→ DATA TO EXAMINE:
━━━━━━━━━━━━━━━━━━━━

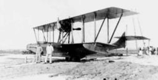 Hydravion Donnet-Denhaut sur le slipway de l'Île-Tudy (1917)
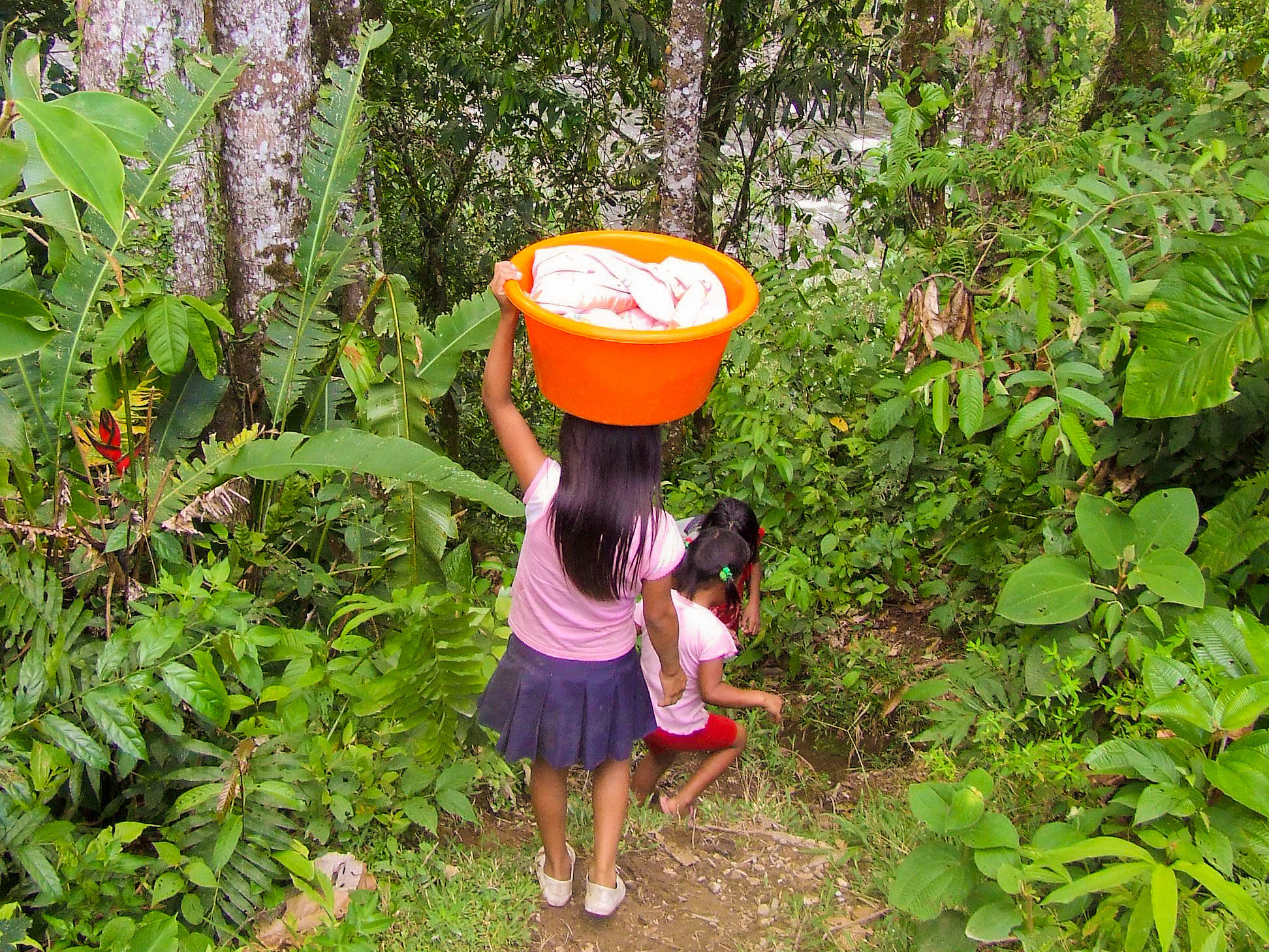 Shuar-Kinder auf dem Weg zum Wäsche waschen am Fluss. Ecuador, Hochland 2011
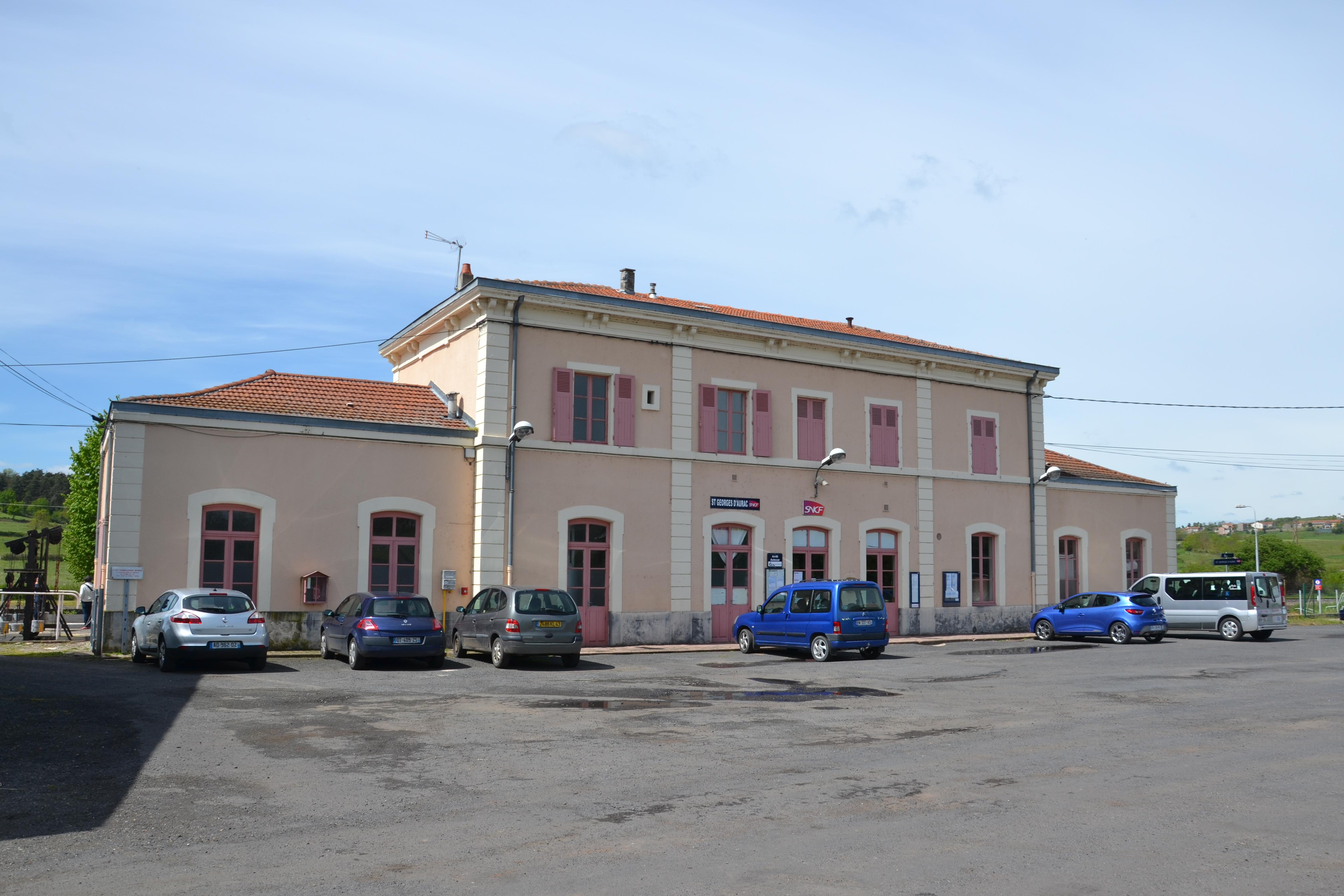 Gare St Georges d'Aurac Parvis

━━━━━━━━━━━━━━━━━━━━

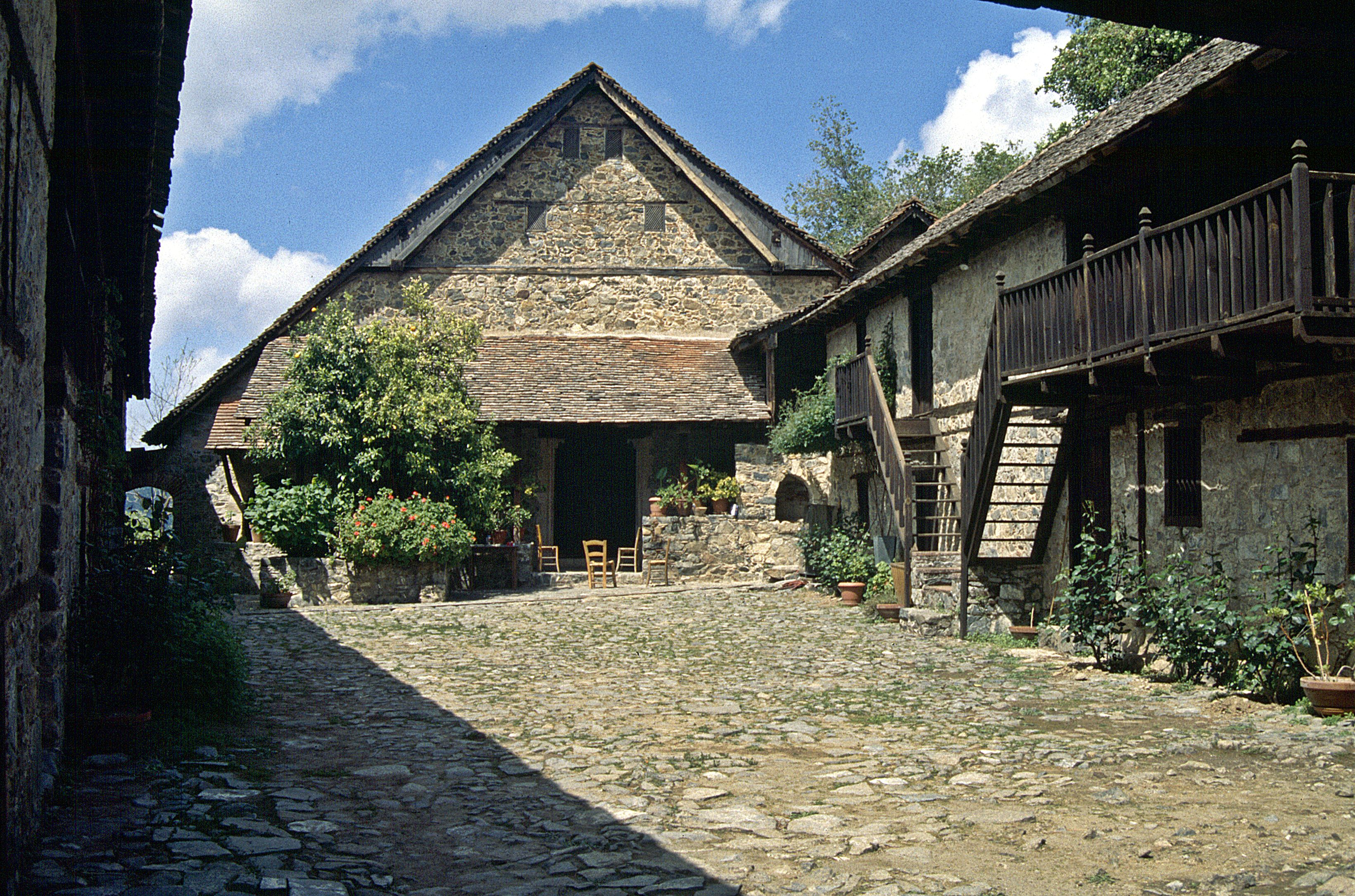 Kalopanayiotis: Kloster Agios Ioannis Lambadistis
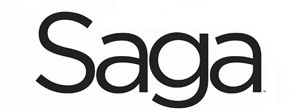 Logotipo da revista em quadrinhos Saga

━━━━━━━━━━━━━━━━━━━━

Exactly as written above, retype the lines starting at the one holding "Kalopanayiotis: Kloster Agios" and ending at the one holding "Logotipo da revista em quadrinhos Saga", both included, but not the pictures.

 Kalopanayiotis: Kloster Agios Ioannis Lambadistis
 Logotipo da revista em quadrinhos Saga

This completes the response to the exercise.